The Safeway in Tumwater and the area surrounding the Cleveland Avenue supermarket were evacuated Wednesday evening when police say an armed man threatened suicide in the parking lot and became erratic during the police response.
An officer later fired his gun toward the man, police and witnesses say, and an investigation is underway.
Tumwater police responded about 6 p.m. to reports of a man calling from the parking lot threatening to commit “suicide by cop,” according to Tumwater police spokesperson Laura Wohl. She said the man had mentioned he was armed, so officers’ plan was to try “to talk him out of the suicide” but that they were also concerned about the weapons involved.
Officers found the man in the parking lot in a pickup truck, where they realized he had “both a knife and a gun,” Wohl said. They began negotiating with the man, but at some point he began to “drive erratically through the parking lot.”

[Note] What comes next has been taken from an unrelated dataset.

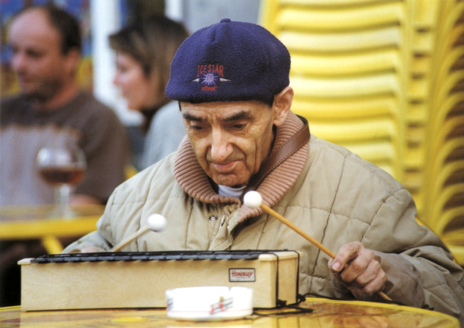 Txantxillo, pertsonaia donostiar herrikoia.

As police started getting customers out of the parking lot and store, Wohl said, officers laid out spike strips to stop the truck. An officer was approaching the truck to continue negotiating with the man when he allegedly “sped toward the officer, and the officer had no choice but to fire his weapon,” Wohl said.
The man stopped his truck, and it appeared he was injured, though she said it was not clear how it occurred. At that point, the Thurston County SWAT team began negotiations and the suspect surrendered about an hour later. Also responding to the scene were Olympia Police Department, Lacey Police Department, Thurston County Sheriff’s Office, and Washington State Patrol, Wohl said.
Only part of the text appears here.